◆ **What is needed**: Reproduce exactly the lines of this material that begin at the line with "Hjartdøla like nedenfor Hjartdal kirke" and end at the line with "Пруд в деревне Маврино (Шатурский район)", both included. Omit the pictures and everything else.

### Given information

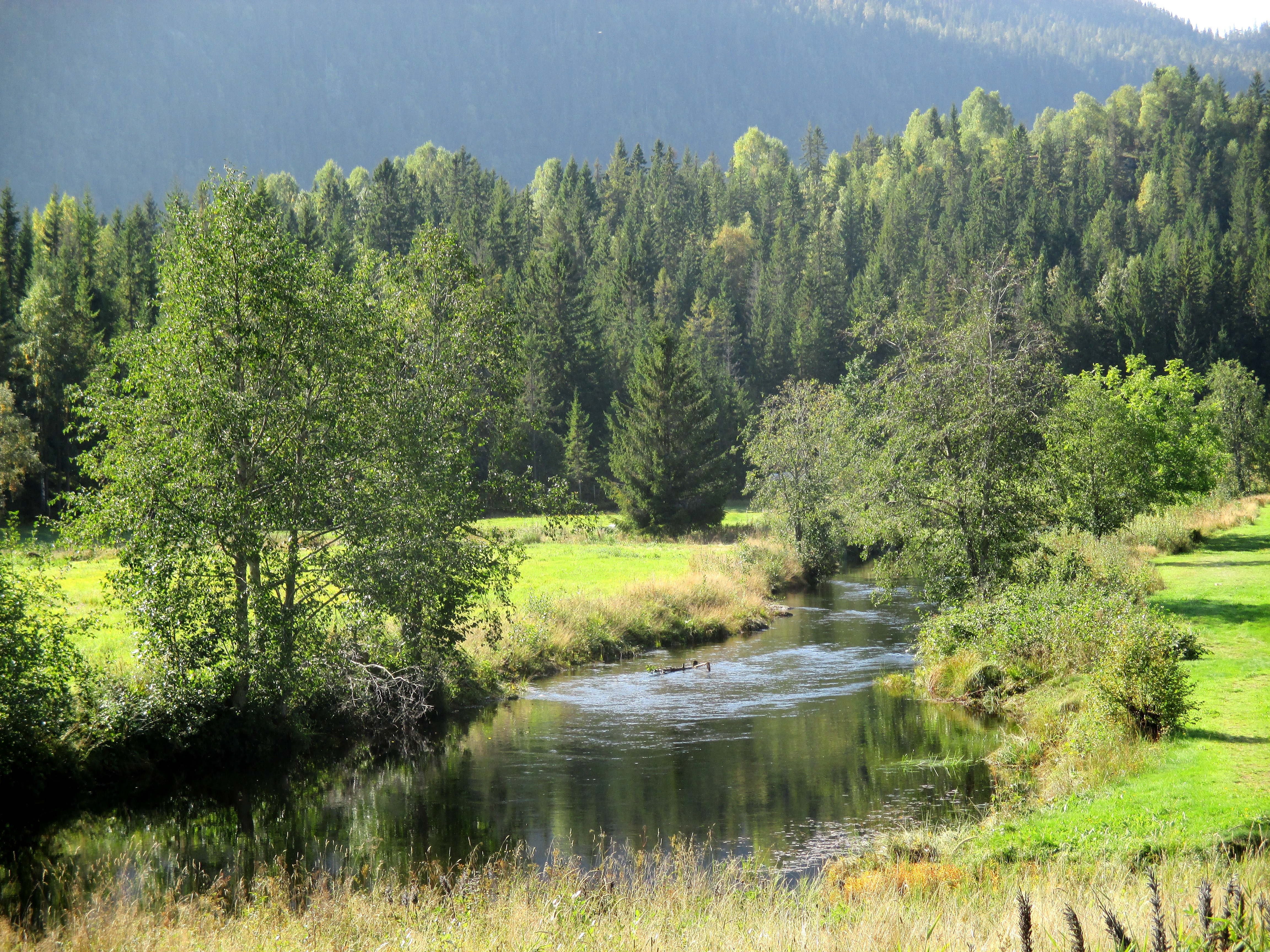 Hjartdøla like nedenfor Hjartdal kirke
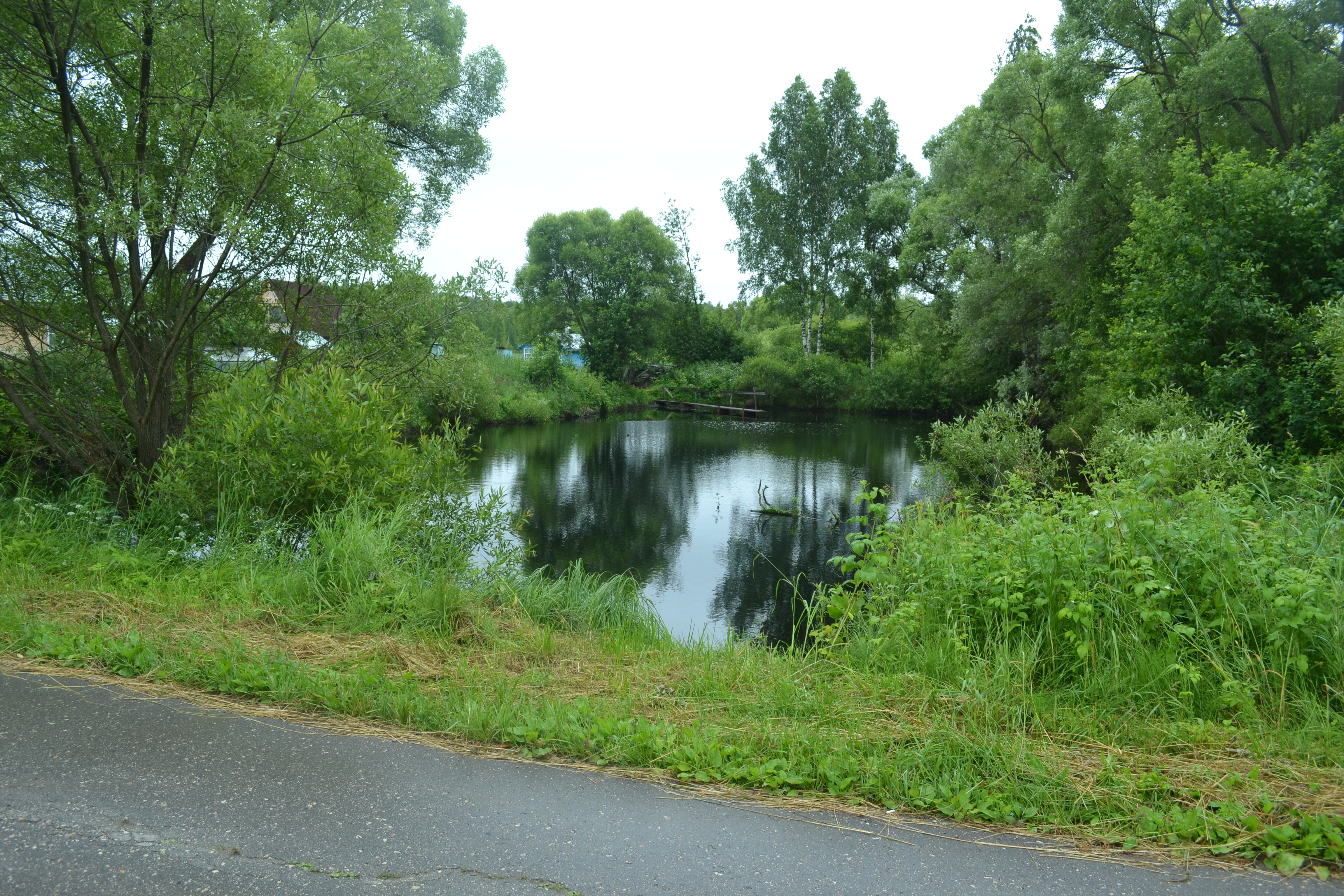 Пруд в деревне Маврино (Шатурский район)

######
### Given information

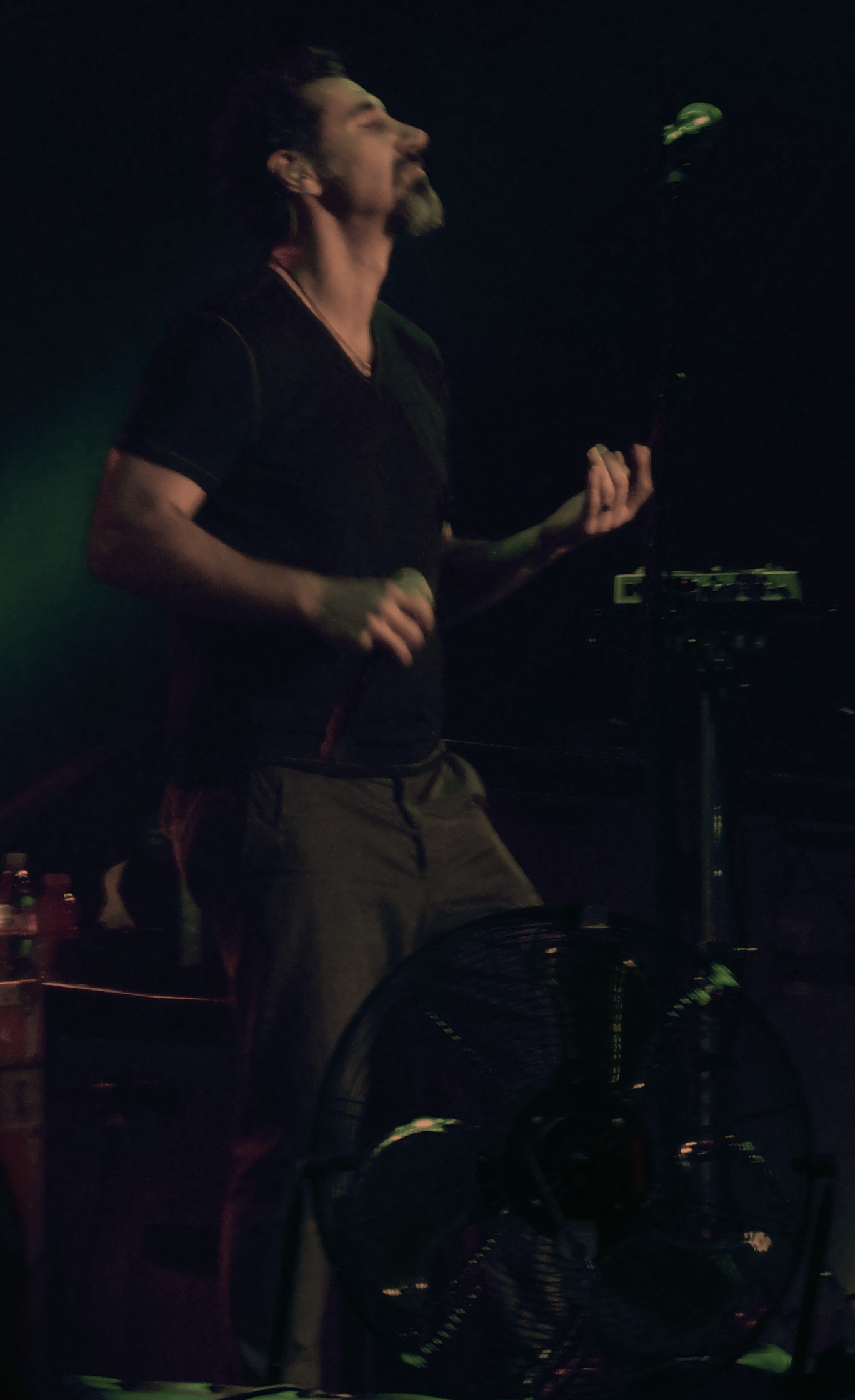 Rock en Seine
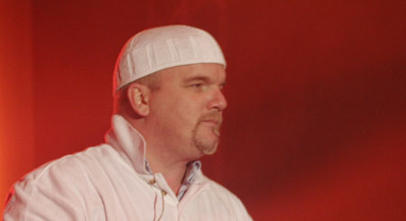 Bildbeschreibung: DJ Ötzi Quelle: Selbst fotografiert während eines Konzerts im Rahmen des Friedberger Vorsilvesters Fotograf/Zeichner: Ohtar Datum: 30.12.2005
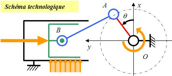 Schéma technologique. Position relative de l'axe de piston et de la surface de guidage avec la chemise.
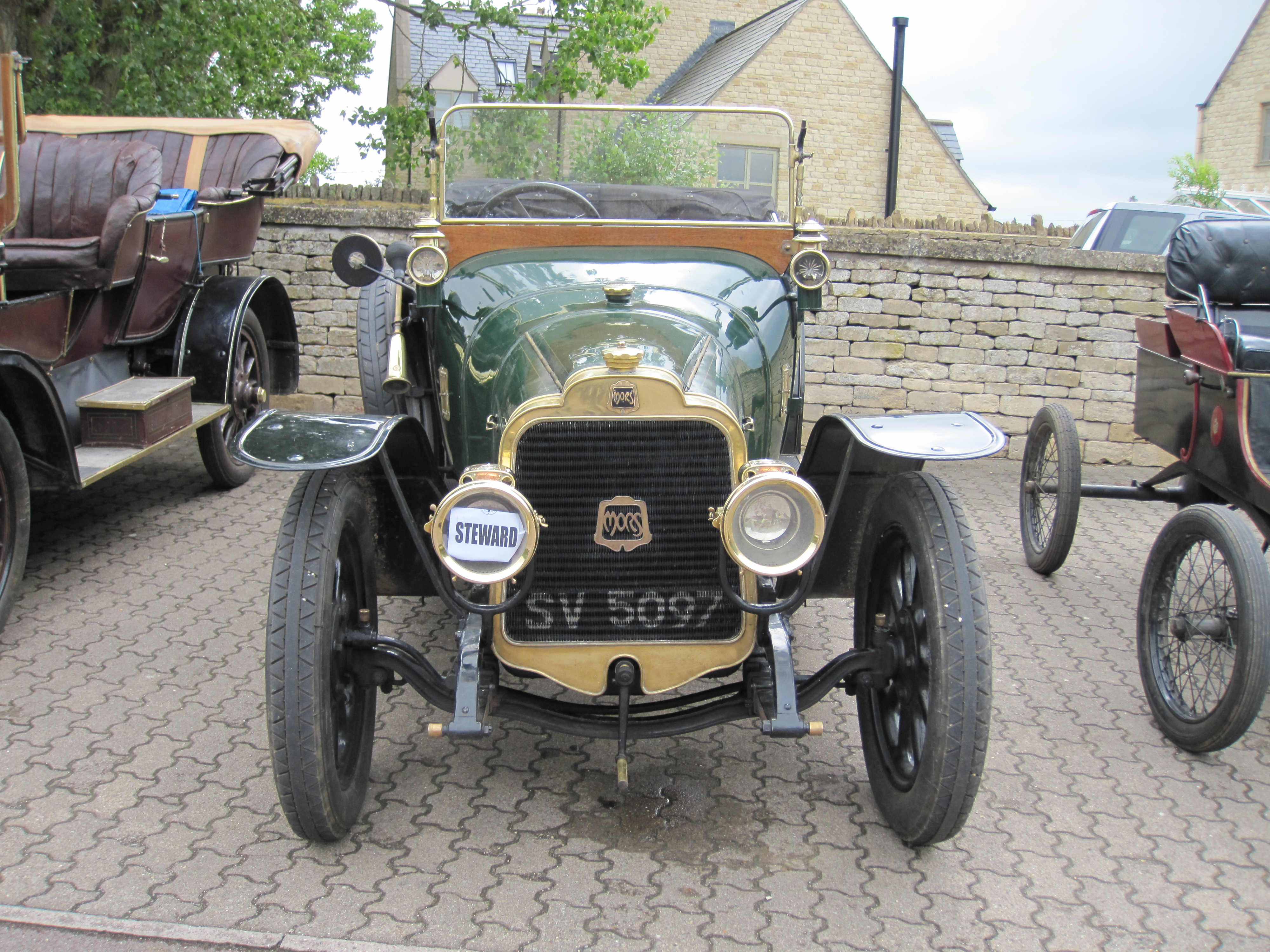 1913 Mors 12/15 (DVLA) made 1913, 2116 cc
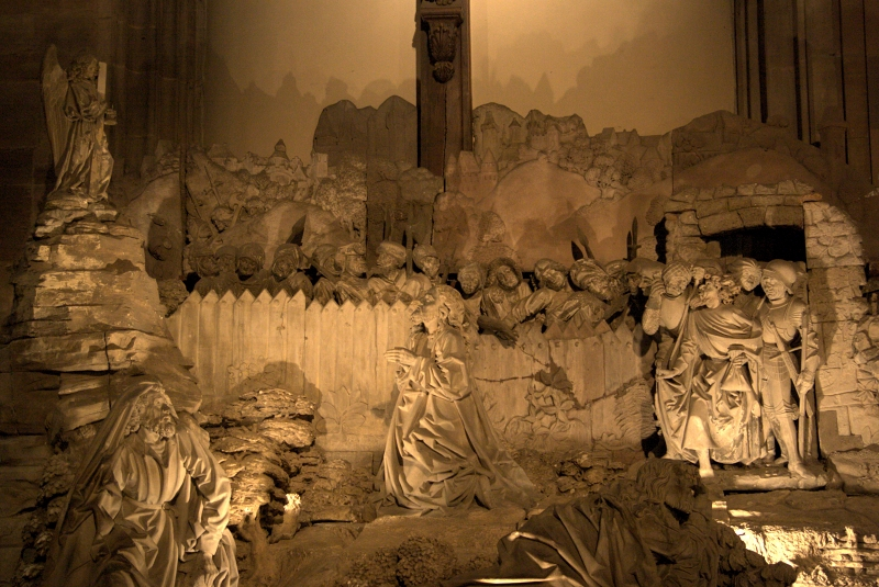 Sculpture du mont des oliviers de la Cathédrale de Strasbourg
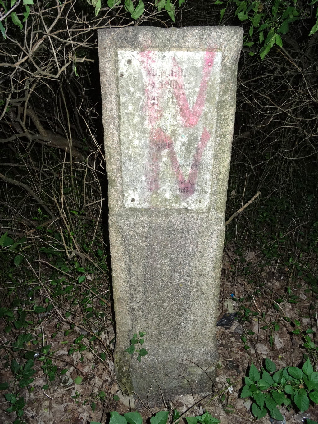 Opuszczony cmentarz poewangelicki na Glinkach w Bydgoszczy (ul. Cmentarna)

######

◆ **Problem solution**:
 Hjartdøla like nedenfor Hjartdal kirke
 Пруд в деревне Маврино (Шатурский район)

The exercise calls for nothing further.